The ‘knock down’ bag – GolfWRXers discuss
In our forums, our members have been discussing a theory and strategy often employed by Phil Mickelson. WRXer ‘ExtraStiff’ kicks off the thread saying:
“In one of Phil Mickelson’s 2021 Masters interviews, he says he considers going game improvement irons around Augusta because high and spinny/attacking is usually the shot of choice. But he uses less forgiving clubs at a lot of other venues cause he is hitting ‘knock down shots’,… taking a couple of clubs extra, and taking some speed off it to keep trajectory and spin low so wind and such is less of a factor.
Anybody here playing two sets of irons for this reason, or have any thoughts? Are there any other pros that have suggested this philosophy?”
And our members have been sharing their thoughts on the strategy in our forum.
Here are a few posts from the thread, but make sure to check out the entire discussion and have your say at the link below.
- jvincent: “Phil is the ultimate WRXer. That said, he actually has the skill to pull this off. I’d say there may be a handful of guys on here who actually have enough skill to do this kind of thing.”
- acemandrake: “Ben Hogan said he always used more club on approach shots. That way, his swing never changed. He also liked to aim for the middle of the green.”
- PEI_Golfer: “This just seems like Phil being Phil and overthinking something. He is talented enough that if he wanted to hit it higher, he would just hit it higher.
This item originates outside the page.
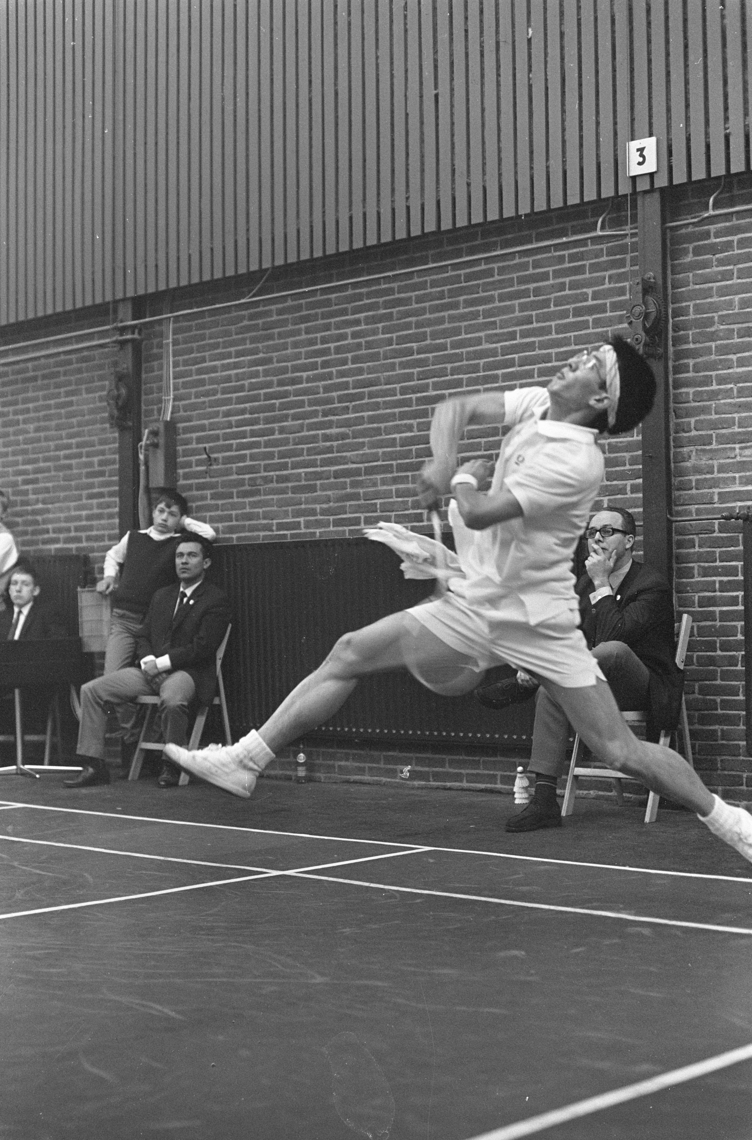 Collectie / Archief : Fotocollectie Anefo Reportage / Serie : [ onbekend ] Beschrijving : Internationale Badmintonkampioenschappen te Haarlem Oon Chong Hau in aktie, winnaar heren enkel Datum : 9 februari 1969 Locatie : Haarlem Trefwoorden : Badminton, Winnaars, kampioenschappen Fotograaf : Nijs, Jac. de / Anefo Auteursrechthebbende : Nationaal Archief Materiaalsoort : Negatief (zwart/wit) Nummer archiefinventaris : bekijk toegang 2.24.01.05 Bestanddeelnummer : 922-0949

It is almost like trying to give yourself an excuse for poor play with the clubs he is supposed to be the most comfortable with.”
- cardoustie: “I have more success with smaller short irons (7-PW) … and I hit a load of knockdowns … it’s my preferred shot inside 155. I have 9 sets of irons right now but no full set of SG!”
FootJoy X Todd Snyder launch new ‘Premiere Series’ capsule collection
FootJoy and Todd Snyder have joined forces to launch a new unique capsule collection featuring modern interpretations of timeless silhouettes with performance to meet all golfers’ needs.
The Premiere Series features three new upper designs, all inspired by iconic shoes from the FJ archives made relevant for today through modern technology, materials and detailing.
Utilizing advanced lightweight materials and the proprietary VersaTrax+ traction technology, the Premiere Series is designed to deliver maximum underfoot comfort, game-changing traction, and Tour-caliber performance.
The highlight of the capsule is the FootJoy X Snyder Premier Series shoe. which contain the following technology, design and features:
- Pittards of England Waterproof Chromoskin Full Grain
- Sheepskin leather quarter linings w/faux suede heel pocket
- Italian Calfskin leather detailing
- FJ Laser Street Last (built on 1000’s of digital scans of golfers feet to create the last). Same as laser with a slightly shaved down toe
- Ortholite footbed w/molded heel cup using ECO Plush foam technology
- Molded TPU heel clip
- Dual durometer Versatrax Plus TPU outsole w/ Pulsar LP cleats from Softspikes
- Genuine leather welt
- Unique Todd Snyder and FJ packaging and with shoe bag
In addition to the shoes, the collection features polos, joggers, shorts, cardigans, jackets, fleeces, hats and accessories.
Speaking on the new capsule, Todd Snyder said:
“I was looking in the FootJoy archives at pictures of Arnold Palmer and Chi-Chi Rodriguez, and recognized this moment before performance fabrics took over when players had this effortless cool aesthetic that felt very relevant to right now. We are excited to collaborate with FootJoy on a wardrobe inspired by that golden era of golf, but for the modern guy who wants to maintain his personal sense of style when he hits the golf course.”
The FootJoy and Todd Snyder capsule collection launches today at FootJoy.com while supplies last.